Büyük bir coşku duyuyorum. Çok büyük bir coşku. Şu anda binlerce insan bir kitabı indiriyor, binlerce insan bir kitabı paylaşıyor. Beklenilen gerçekleşti ve bir kitabın yasaklanmasının önüne geçildi. Ne demişti, Aydın Engin, Yeşil Gazete’de gerçekleşen röportajının sonunda? “Kâğıda basılı olarak okura ulaşmasının önünde artık sağlam ve güçlü bir engel var. Ama hiç bir engel tanımayan mecralar da var. Bakarsınız bir hünerli demokrat çıkar ve…” İşte o üç nokta bugün gerçek oldu. İsveç’ten aktivistler kitabı, internete sızdırıverdi ve sivil itaatsizliğin coşkulu havası tüm ülkeyi sarıverdi. Ahmet Şık’ın eşi Yonca Şık’ın yazdığı cümle çok önemli: “Yaşasın Sivil İtaatsizlik!”

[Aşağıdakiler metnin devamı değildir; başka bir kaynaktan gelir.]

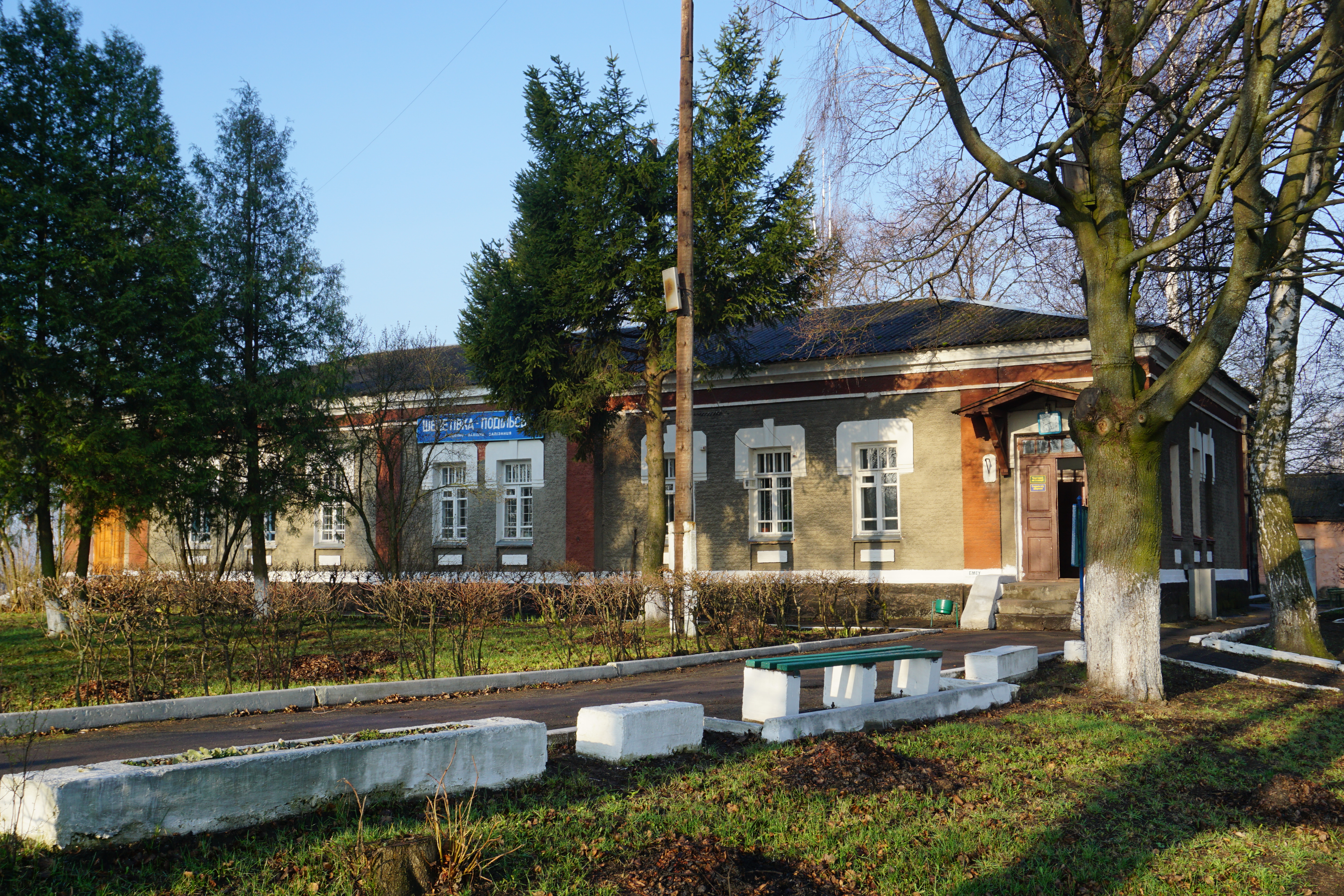 Вокзал станції Шепетівка-Подільська Південно-Західної залізниці. Вид з боку залізниці.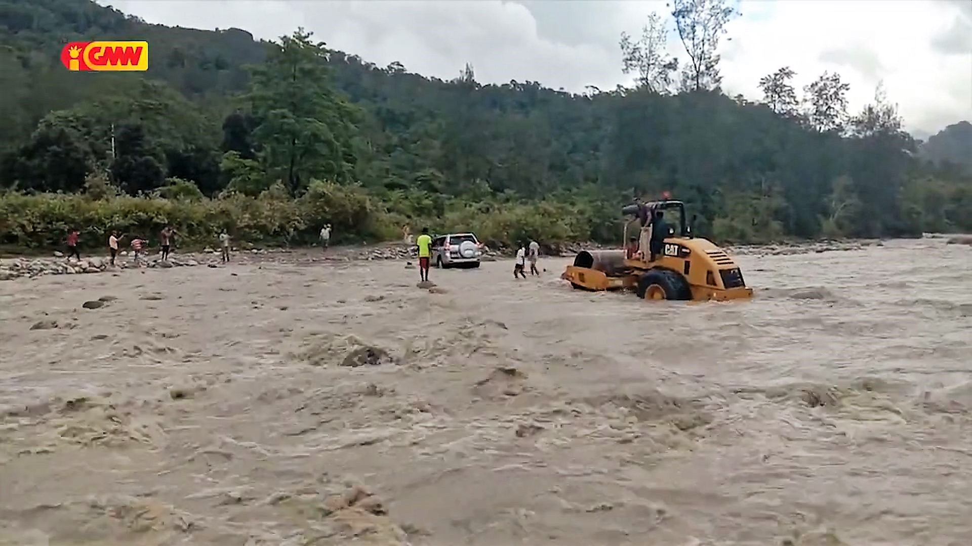 Rio Sáhen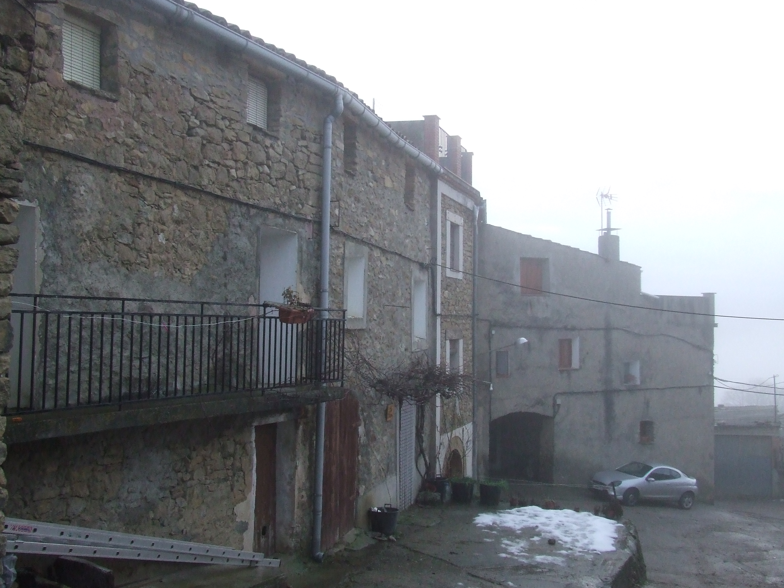 El poble clos d'Aransís (Gavet de la Conca, Pallars Jussà)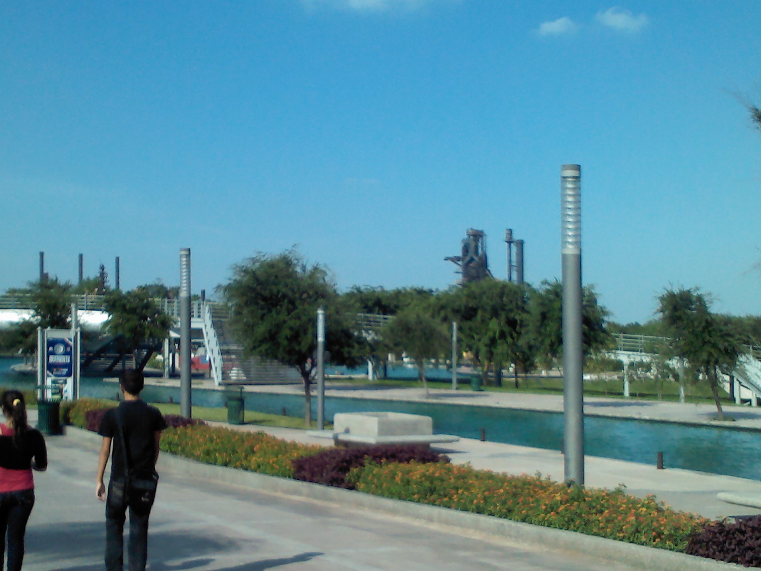 Vista a Santa Lucia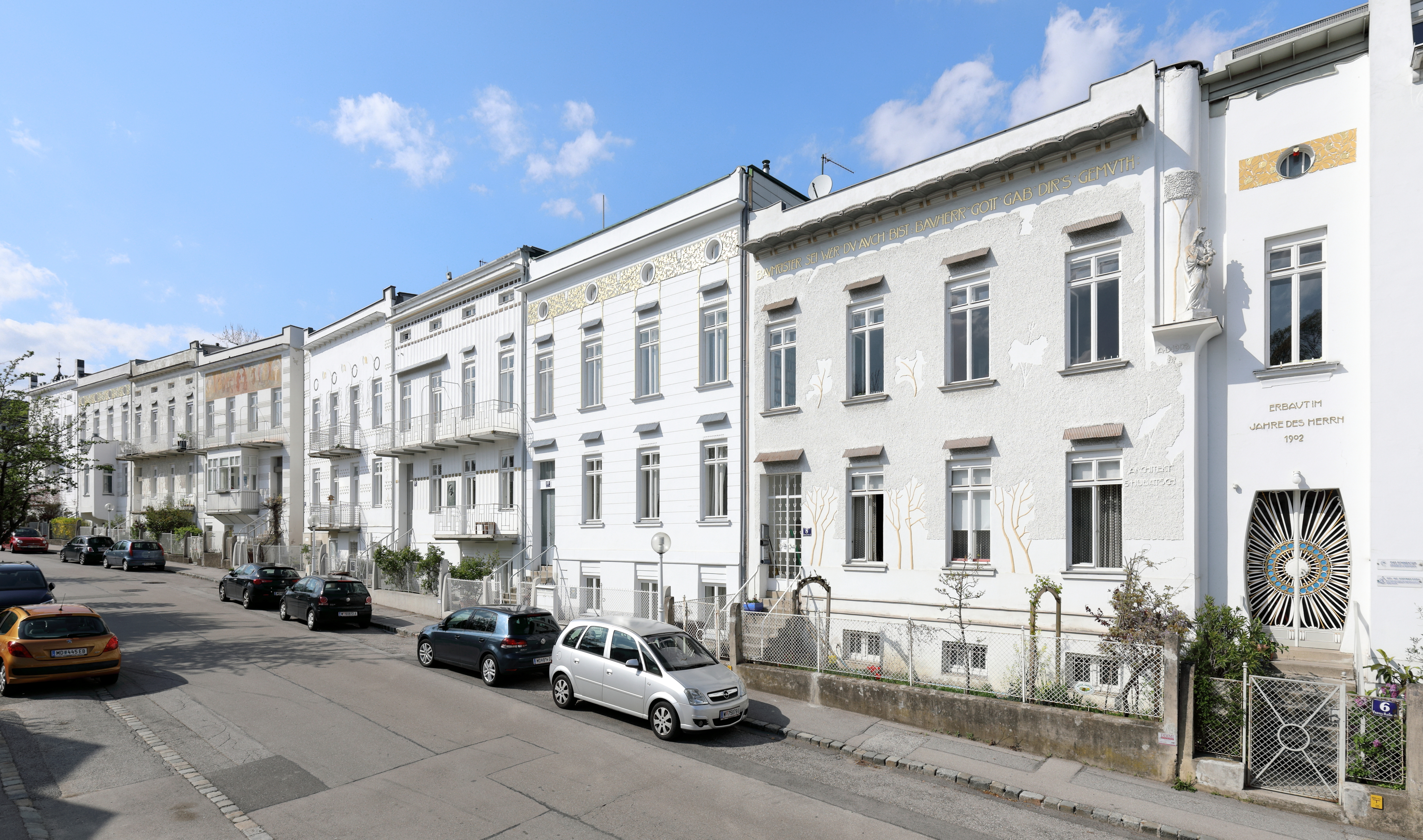 Die Jugendstil-Reihenhaussiedlung Franz Keim-Gasse 4-22 in der niederösterreichischen Marktgemeinde Brunn am Gebirge.Das Ensemble mit 10 Reihenhäusern im Stil der Wiener Secession wurde von 1902 bis 1912 von dem Architekten Sepp Hubatsch errichtet. Diese Jugendstilzeile verkörpert das einheitlichste Ensemble secessionistischer Baugesinnung in Niederösterreich.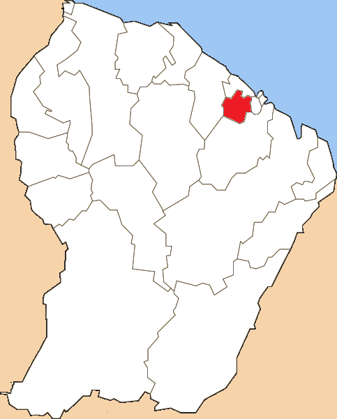 Situation du canton dans le département de la Guyane

Artık herkes yasak diye bir “şeyin” olmadığını görmüştür. Yazan, düşünen insanlara zulüm edebilirsiniz, onları itibarsızlaştırmak için elinizdeki medya gücünü kullanabilirsiniz, üstüne gidebilir, başka yerlerden vurmaya çalışabilirsiniz ama fikirlerini engelleyemezsiniz. Kim şimdiye kadar engelleyebilmiş ki fikirleri, düşünceleri 21. yüzyılda birileri engelleyebilecek?

Şimdi soruşturma açılmış kitabın internetten yayılması hakkında. Nedir suç? Neye ulaşılacak bunun sonucunda? Ben size söyleyeyim: Hiçbir şey. Her bu kitabı indiren kişi de, o hiçi büyütecektir. Ne kadar fazla kişi bu kitaba sahipse, o kadar engellenemez olacaktır bu durum. Kitap okumak da mı suç olacak artık? Bunu da yapacakla mı gerçekten?

Bugün önemli bir tarih. Yazmak lazım, not almak lazım. Unutmamak ve anlatmak için. Aynı, NAZİ’ler liderlerini hasta diye hapsedince ona çiçekler yollayarak ve bunu bir eylem haline getirerek sistemi kilitleyen Danimarka halkı gibi anlatılacak 31 Mart! Yahudiler sarı yıldız taksın denildiğinde sokağa tamamen sarı yıldız takarak çıkanlar gibi anlatılacak 31 Mart!

Büyük bir coşku duyuyorum. Baskı ve tehditlere boyun eğmeyenlerle birlikte olduğum için.